Keep your IDs in lowercase

by Ulysse Carion 21 Aug 2020

When you’re designing a system that needs to assign IDs to things, keep your ID format entirely lowercase. Doing so is a small way to make your life easier in the long term.

You should do this because you will inevitably end up ETLing your IDs into a system whose default behavior is to lowercase things. Datadog and AWS Athena do this, for instance.

If you make your IDs case-sensitive and use both the upper and lower cases, then systems that have a lowercasing step will lose information, and potentially lead to collisions. In most cases, key collision is either a problem or a disaster.

If you make your IDs use only the upper-case, then you give yourself extra work when you want to take an ID in a system like Datadog or Athena, and look it up inside your systems.

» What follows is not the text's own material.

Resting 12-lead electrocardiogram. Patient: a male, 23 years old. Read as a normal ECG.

It’s fine if your IDs use only the lower-case, but you normalize upper-case ASCII down to lower-case on input; the important thing is that you always output things in lower-case, so that your output format is byte-for-byte equal to the format that lowercasing systems will output.

Since you’re probably limiting your IDs to the alphanumerics plus maybe hyphen and underscore, this just means you just limit yourself to: [a-z], [0-9], -, and _. If you’re using UUIDs, or something like xyz_$UUID, where xyz indicates what type of data the ID is for (this is the pattern Stripe’s API popularized), you’re already good here: spec-following UUID implementations use lowercase on output, but accept uppercase on input:

Declaration of syntactic structure:

A UUID is an identifier that is unique across both space and time, with respect to the space of all UUIDs. […]

The hexadecimal values “a” through “f” are output as lower case characters and are case insensitive on input.

(From Section 3 of RFC4122.)

Again: it’s a small thing. Not the end of the world if you ignore it. But getting the little things right often makes getting the big things right so much easier.